## Exercise brief
Reproduce the records below exactly; the images should not appear.

## Study material
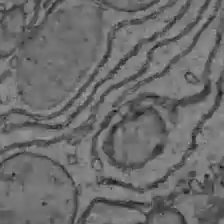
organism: C57BL Mouse
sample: Liver
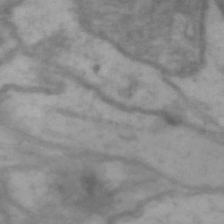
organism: Drosophila
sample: Brain
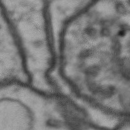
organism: Drosophila
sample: Brain
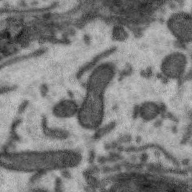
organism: Zebra finch
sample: Brain
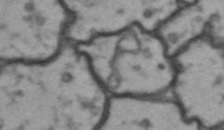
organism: Drosophila
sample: Brain
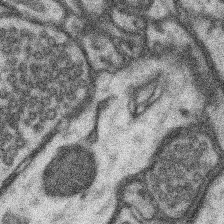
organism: Mouse
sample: Somatosensory cortex neuropil
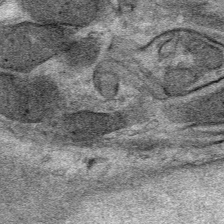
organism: Mouse
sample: Mouse Salivary gland
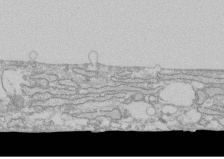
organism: Human
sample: CRL-1474
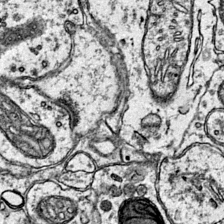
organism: Mouse
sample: Primary visual cortex
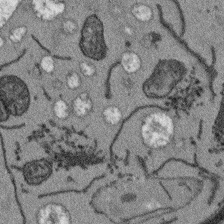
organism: Arabidopsis thaliana
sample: Root tip
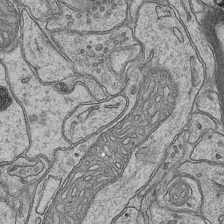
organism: Mouse
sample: CA1 Hippocampus
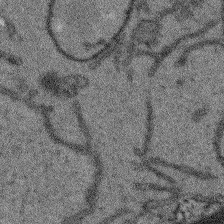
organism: Arabidopsis thaliana
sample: Root tip
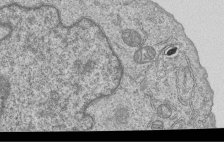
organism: Human
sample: MDA-MB-231 cells
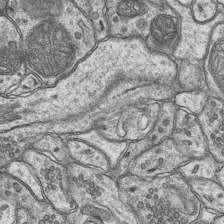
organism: Mouse
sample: CA1 Hippocampus
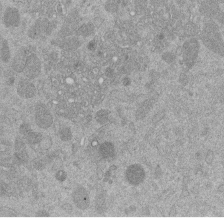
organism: Mouse
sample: Dividing mouse embryo 1 cell stage
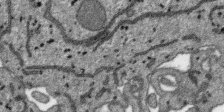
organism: Human
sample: Lung epithelial cells, uninfected (mock) control
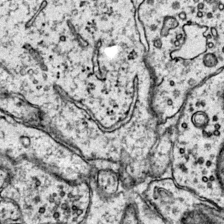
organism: Mouse
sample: Primary visual cortex
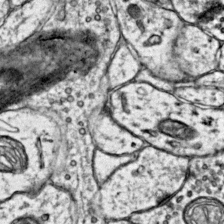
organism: Mouse
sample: Primary visual cortex
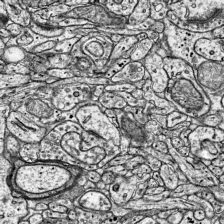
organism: Mouse
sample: Visual Cortex
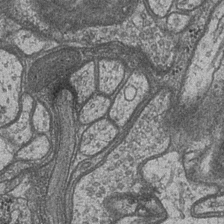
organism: Drosophila
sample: Optic medulla
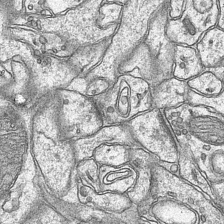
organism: Mouse
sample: CA1 Hippocampus
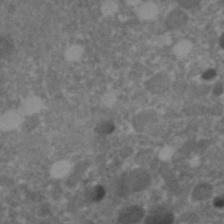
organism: C. elegans
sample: C. elegans embryo
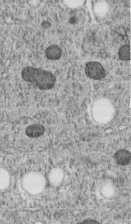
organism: C. elegans
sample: C. elegans embryo early stage
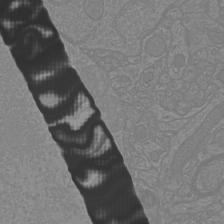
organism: Mouse
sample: Cortical neurons
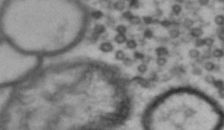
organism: Drosophila
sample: Brain
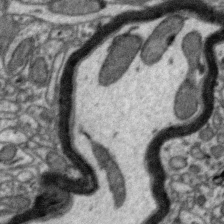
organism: Zebra finch
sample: Brain
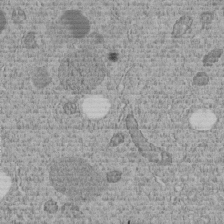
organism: C. elegans
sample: C. elegans embryo early stage
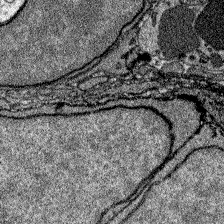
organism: Zebrafish
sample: Larval olfactory bulb
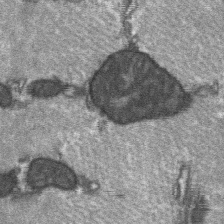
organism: C57BL Mouse
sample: Soleus
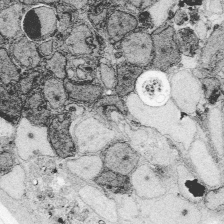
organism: Zebrafish
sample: Whole-Brain
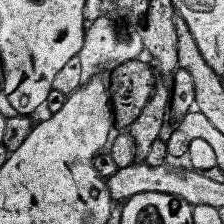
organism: Human
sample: Temporal Lobe
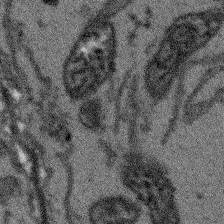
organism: Arabidopsis thaliana
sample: Root tip
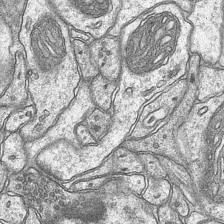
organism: Mouse
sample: CA1 Hippocampus
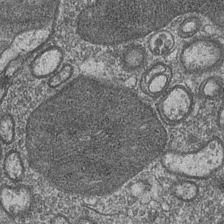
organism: Drosophila
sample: Optic medulla
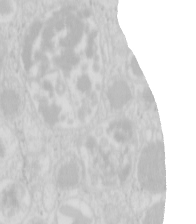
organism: Mouse
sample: Pancreas
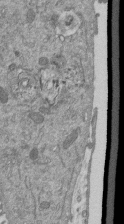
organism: Mouse
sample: ED-1 cell nuclei; centrioles
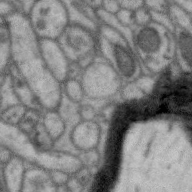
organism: Zebra finch
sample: Brain
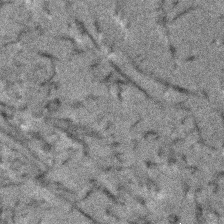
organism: Human
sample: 1205lu cells
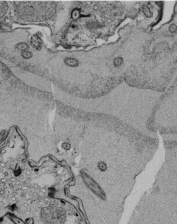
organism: Tetrahymena
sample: Cilia in tetrahymena
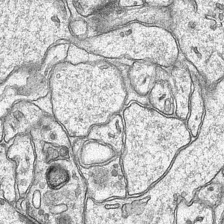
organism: Mouse
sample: CA1 Hippocampus
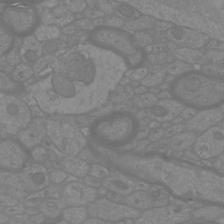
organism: Mouse
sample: Cortical neurons
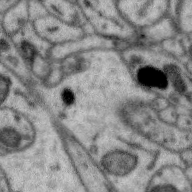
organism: Zebra finch
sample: Brain
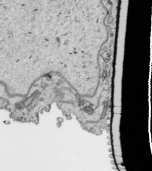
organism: Human
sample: Mitochondria in HCT116 cells
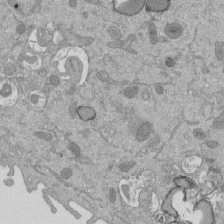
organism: Mouse
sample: ED-1 cell nuclei; centrioles
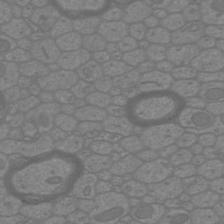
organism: Mouse
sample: Cortical neurons
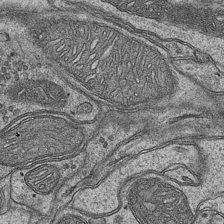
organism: Mouse
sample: CA1 Hippocampus
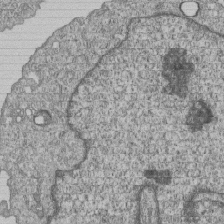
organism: Human
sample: MDA-MB-231 cells
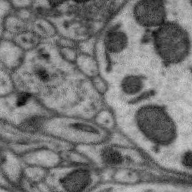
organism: Zebra finch
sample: Brain
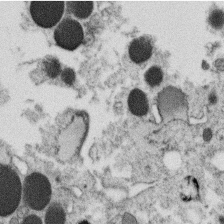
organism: C. elegans
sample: C. elegans oocyte; sperm cells
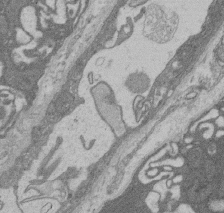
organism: Rat
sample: Salivary granule
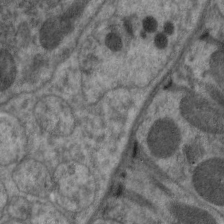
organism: C. elegans
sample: Pharynx
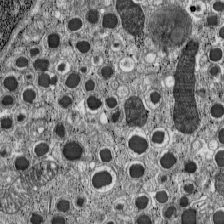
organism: C57BL Mouse
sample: Pancreatic islet
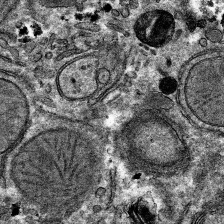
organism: Mouse
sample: Mouse hepatocytes
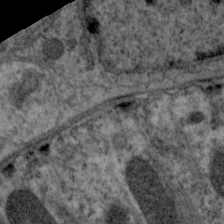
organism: C. elegans
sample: Pharynx
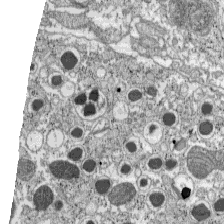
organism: C57BL Mouse
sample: Pancreatic islet
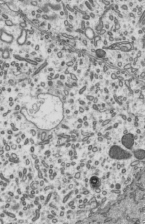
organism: Mouse
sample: Mouse epididymis efferent ductule cilia
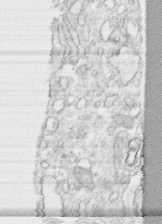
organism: Human
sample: CRL-1474
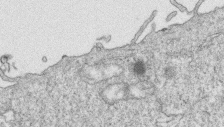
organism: Human
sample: HeLa cell HIV synapse
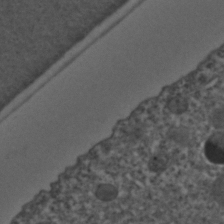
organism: C. elegans
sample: C. elegans embryo
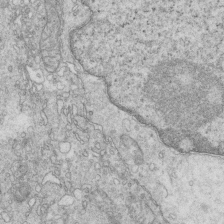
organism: Mouse
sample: Multiciliated cells

## Written response
organism: C57BL Mouse
sample: Liver
organism: Drosophila
sample: Brain
organism: Drosophila
sample: Brain
organism: Zebra finch
sample: Brain
organism: Drosophila
sample: Brain
organism: Mouse
sample: Somatosensory cortex neuropil
organism: Mouse
sample: Mouse Salivary gland
organism: Human
sample: CRL-1474
organism: Mouse
sample: Primary visual cortex
organism: Arabidopsis thaliana
sample: Root tip
organism: Mouse
sample: CA1 Hippocampus
organism: Arabidopsis thaliana
sample: Root tip
organism: Human
sample: MDA-MB-231 cells
organism: Mouse
sample: CA1 Hippocampus
organism: Mouse
sample: Dividing mouse embryo 1 cell stage
organism: Human
sample: Lung epithelial cells, uninfected (mock) control
organism: Mouse
sample: Primary visual cortex
organism: Mouse
sample: Primary visual cortex
organism: Mouse
sample: Visual Cortex
organism: Drosophila
sample: Optic medulla
organism: Mouse
sample: CA1 Hippocampus
organism: C. elegans
sample: C. elegans embryo
organism: C. elegans
sample: C. elegans embryo early stage
organism: Mouse
sample: Cortical neurons
organism: Drosophila
sample: Brain
organism: Zebra finch
sample: Brain
organism: C. elegans
sample: C. elegans embryo early stage
organism: Zebrafish
sample: Larval olfactory bulb
organism: C57BL Mouse
sample: Soleus
organism: Zebrafish
sample: Whole-Brain
organism: Human
sample: Temporal Lobe
organism: Arabidopsis thaliana
sample: Root tip
organism: Mouse
sample: CA1 Hippocampus
organism: Drosophila
sample: Optic medulla
organism: Mouse
sample: Pancreas
organism: Mouse
sample: ED-1 cell nuclei; centrioles
organism: Zebra finch
sample: Brain
organism: Human
sample: 1205lu cells
organism: Tetrahymena
sample: Cilia in tetrahymena
organism: Mouse
sample: CA1 Hippocampus
organism: Mouse
sample: Cortical neurons
organism: Zebra finch
sample: Brain
organism: Human
sample: Mitochondria in HCT116 cells
organism: Mouse
sample: ED-1 cell nuclei; centrioles
organism: Mouse
sample: Cortical neurons
organism: Mouse
sample: CA1 Hippocampus
organism: Human
sample: MDA-MB-231 cells
organism: Zebra finch
sample: Brain
organism: C. elegans
sample: C. elegans oocyte; sperm cells
organism: Rat
sample: Salivary granule
organism: C. elegans
sample: Pharynx
organism: C57BL Mouse
sample: Pancreatic islet
organism: Mouse
sample: Mouse hepatocytes
organism: C. elegans
sample: Pharynx
organism: C57BL Mouse
sample: Pancreatic islet
organism: Mouse
sample: Mouse epididymis efferent ductule cilia
organism: Human
sample: CRL-1474
organism: Human
sample: HeLa cell HIV synapse
organism: C. elegans
sample: C. elegans embryo
organism: Mouse
sample: Multiciliated cells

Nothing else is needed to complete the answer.